WORK TO BE COMPLETED
Return all the entries word for word, minus the pictures.

DATA FOR THIS TASK

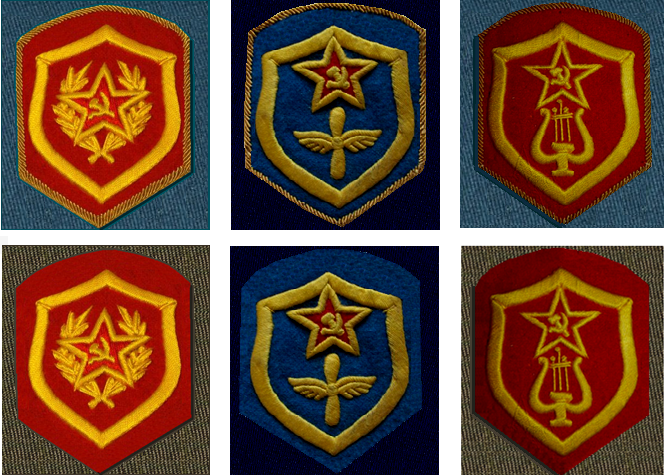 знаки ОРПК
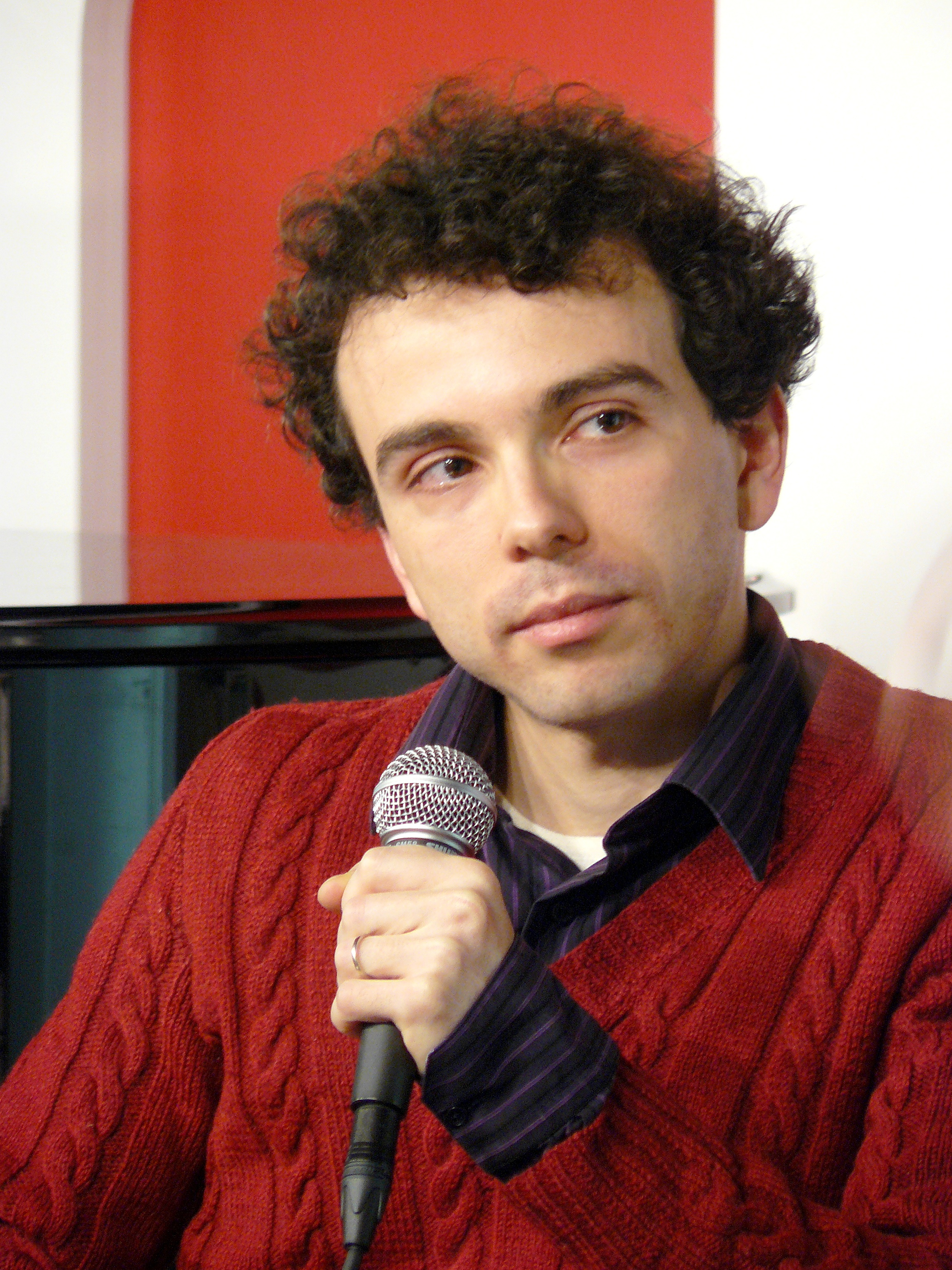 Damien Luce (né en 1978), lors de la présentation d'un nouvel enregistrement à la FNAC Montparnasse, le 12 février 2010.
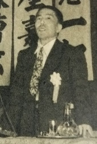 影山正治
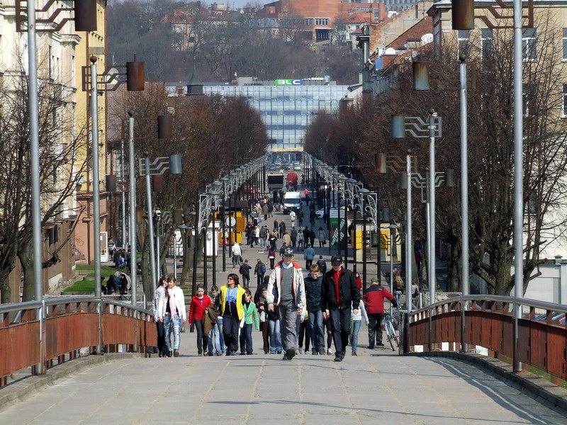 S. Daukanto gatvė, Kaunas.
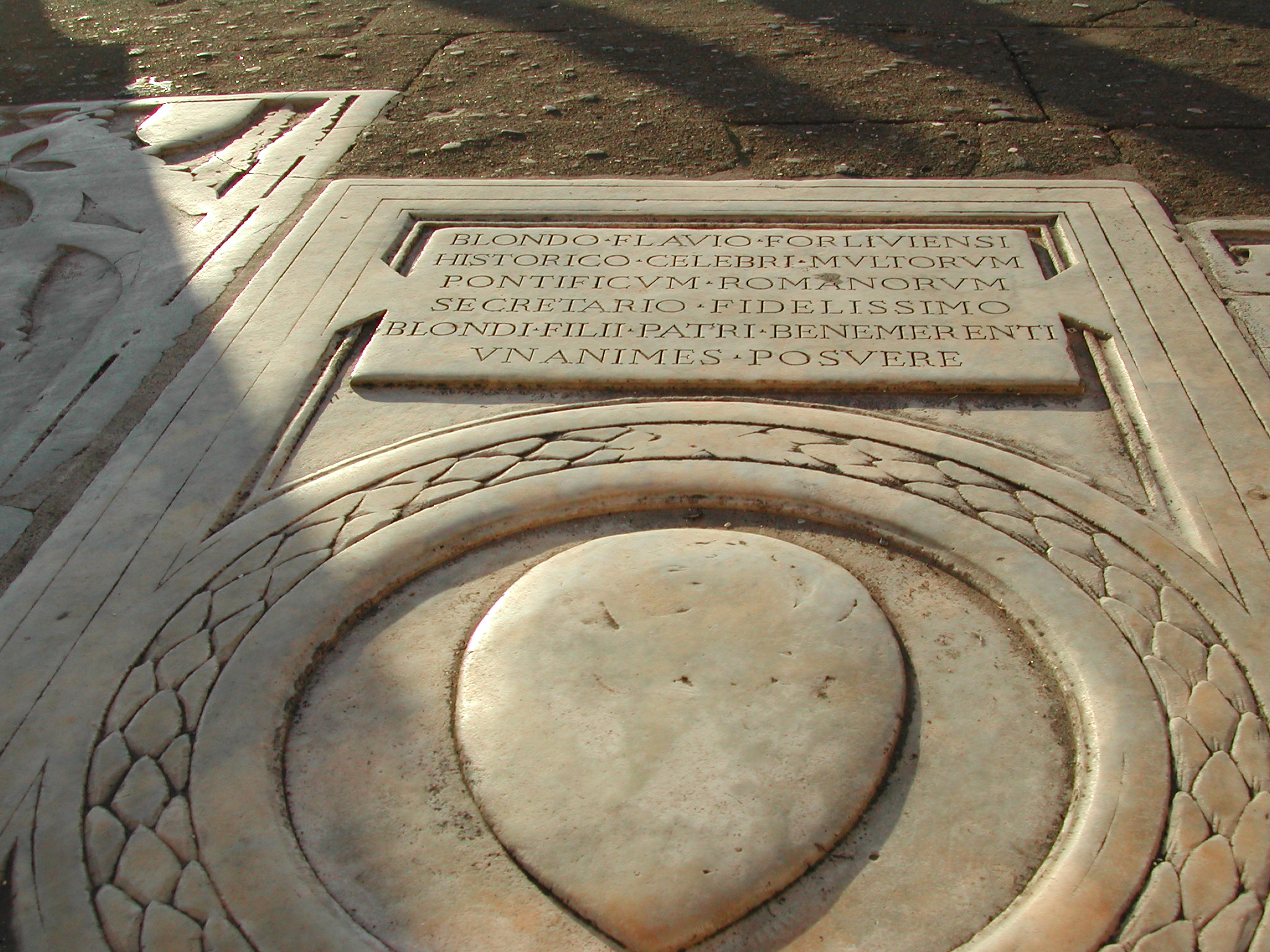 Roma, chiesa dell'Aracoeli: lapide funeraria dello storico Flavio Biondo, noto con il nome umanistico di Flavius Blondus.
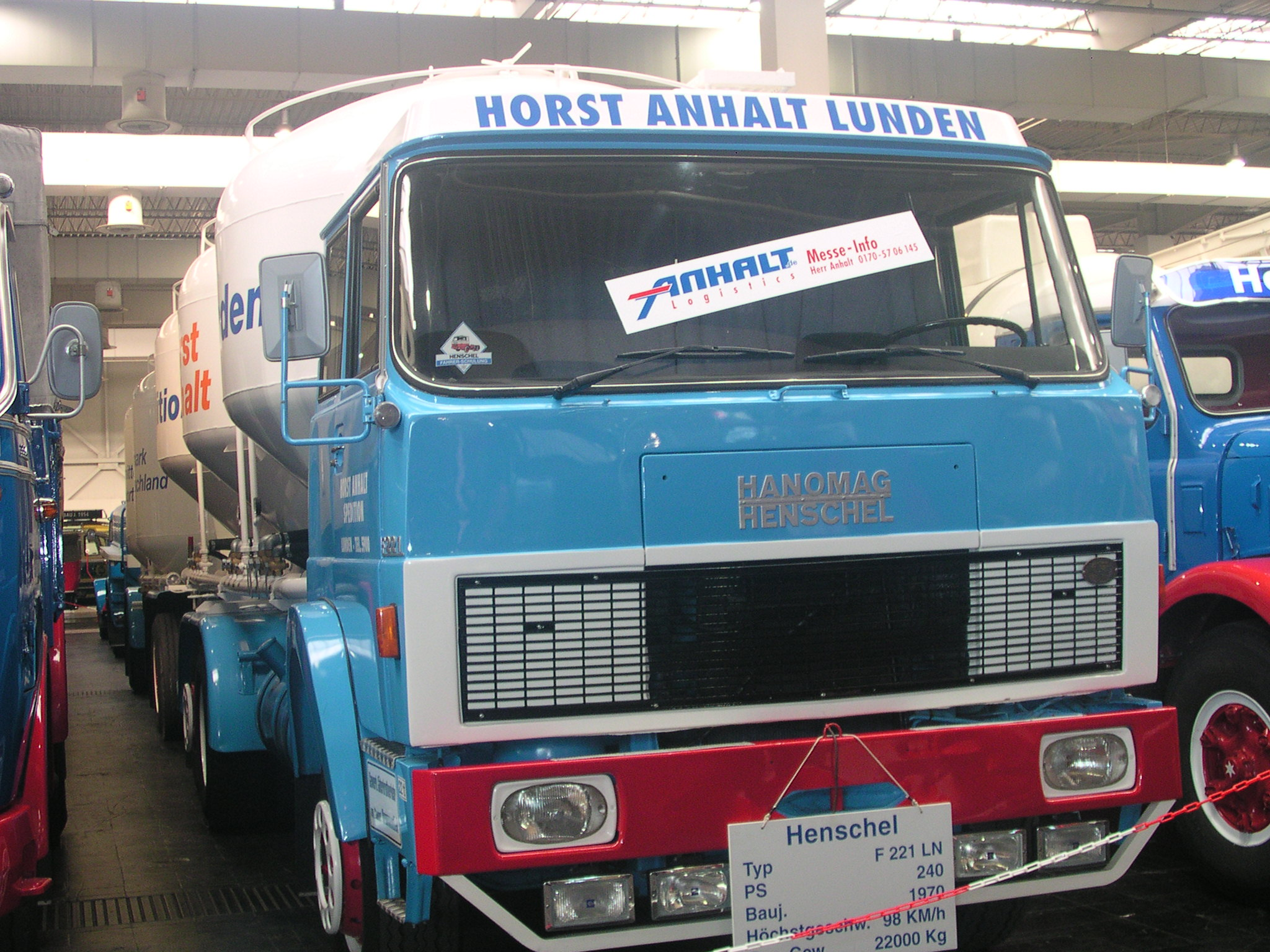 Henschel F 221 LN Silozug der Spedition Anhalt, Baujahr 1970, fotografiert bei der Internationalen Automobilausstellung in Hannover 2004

EXPECTED ANSWER
 знаки ОРПК
 Damien Luce (né en 1978), lors de la présentation d'un nouvel enregistrement à la FNAC Montparnasse, le 12 février 2010.
 影山正治
 S. Daukanto gatvė, Kaunas.
 Roma, chiesa dell'Aracoeli: lapide funeraria dello storico Flavio Biondo, noto con il nome umanistico di Flavius Blondus.
 Henschel F 221 LN Silozug der Spedition Anhalt, Baujahr 1970, fotografiert bei der Internationalen Automobilausstellung in Hannover 2004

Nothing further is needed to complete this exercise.